The work sprung from a fundamental question in biology about senescence, or aging past the point of reproduction. "Nature has a central problem--it must have a way to remove old individuals, whether fish or trees or people," says Martin Blaser, microbiologist at New York University Langone Medical Center in New York City. "Resources are always limited. And young guys are ultimately competing with older ones."

In most species, individuals die shortly after the reproductive phase. But humans are weird--we have an extra long senescence phase. Blaser began to think about the problem from the symbiotic microbe's point of view and he came up with a hypothesis: "The great symbionts keep us alive when we are young, then after reproductive age, they start to kill us." They are part of the biological clock of aging.

In other words, he hypothesized that evolution selected for microbes that keep the whole community of hosts healthy, even if that comes with a cost to an individual host's health.

Modeling of early human population dynamics could tell him if he was on the right track. Blaser worked together with his collaborator Glenn Webb, professor of mathematics at Vanderbilt University in Nashville, to define a mathematical model of an early human population, giving it characteristics similar to a time 500-100,000 years ago, when the human population consisted of sparse, isolated communities.

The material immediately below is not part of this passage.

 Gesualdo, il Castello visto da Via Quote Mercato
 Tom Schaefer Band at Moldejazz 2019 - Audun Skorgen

Webb came up with a non-linear differential equation to describe the variables involved, their rates of change over time, and the relationship between those rates. "It can reveal something that's not quite appreciated or intuitive, because it sorts out relationships changing in time," even with many variables, such as age-dependent fertility rates and mortality rates, changing simultaneously, explains Webb.

Using this baseline model, the team could tweak the conditions to see what happened to the population dynamics. For example, they increased the fertility rate from roughly six children per female to a dozen, proposing that this might be one way for populations to overcome the burden of senescence, by boosting juvenile numbers. Instead, they were surprised to see that this created wild oscillations in total population size over time--an unstable scenario.